Masalah silang pendapat antara Sunni dan
Syi’ah tersebut sudah ada sejak masa wafatnya Nabi Muhammad SAW. Kalangan
Syi’ah berpendapat bahwa Ali lah yang pantas menggantikan kedudukan Nabi karena
mereka berkeyakinan bahwa Nabi telah menunjuknya sebagai pengganti. Sementara
kalangan Sunni berpendapat bahwa pengganti Nabi tidak harus berasal dari ahl
bait, akan tetapi boleh dipilih dari masyarakat Muslim pada umumnya, asalkan
dia berasal dari keturunan Quraisy.
V.
PENUTUP
Demikianlah makalah ini kami buat, kami yakin
masih banyak kesalahan yang terdapat dalam penulisan makalah ini karena memang
itu adalah keterbatasan kami dan tidak ada manusia yang sempurna, hanya Dialah
Yang Maha Sempurna. Untuk itu, saran dan kritik yang membangun selalu kami nantikan
demi perbaikan makalah ini selanjutnya. Semoga makalah ini bermanfa’at, bagi
penulis khususnya serta bagi para pembaca pada umumnya. Amin ya Robb al
‘alamin.
[1] Ridwan, Paradigma Politik Nu, Relasi Sunni – NU Dalam Pemikiran Politik,
Yogyakarta: Pustaka Pelajar, 2004, Hal. 1-3.
2http://kumpulan-segalailmu.blogspot.com/2013/07/pemikiran-politik-sunni-syiah-khawarij.html, diunduh pada 16 November 2013, 09:30.
[3] http://miftac.blogspot.com/2012/01/pemikiran-keagamaan-dan-politik-sunni.html, Diunduh pada 16 November 2013, 10:22.
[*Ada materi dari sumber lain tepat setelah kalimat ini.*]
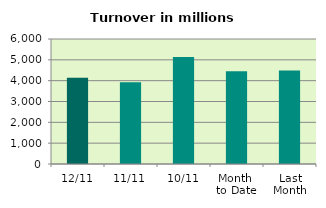
| Category | Series 0 |
|---|---|
| 12/11 | 4142.621 |
| 11/11 | 3928.88 |
| 10/11 | 5133.746 |
| Month 
to Date | 4448.238 |
| Last
Month | 4491.272 |

[4] Khalid Ibrohim Jindan, Teori Pemerintahan Islam Menurut Ibnu Taimiyah. Pustaka
Panjimas; Jakarta. 1994. Hal 9.
[5] Mehdi Muzaffaarri, Kekuasaan Dalam Islam. Diterjemahkan oleh Drs. Abdul Rahman Ahmed. Rineka Cipta; Jakarta.
1994. Hal 31-32.
[10] suksesi adalah proses pergantian
kepemimpinan sesuai dengan peraturan
perundang-undangan yang
berlaku.
[11] Antony Black, Pemikiran Politik Islam Dari Masa Nabi Hingga Masa Kini,
Jakarta: Serambi Ilmu Semesta, 2001, Hal. 45-46.
[13] Hamid Enayat, Reaksi Politik Sunni Dan Syi’ah, Pemikiran Politik Islam
Modern Menghadapi Abad Ke 20, Bandung: Pustaka, 1988, Hal. 6-7.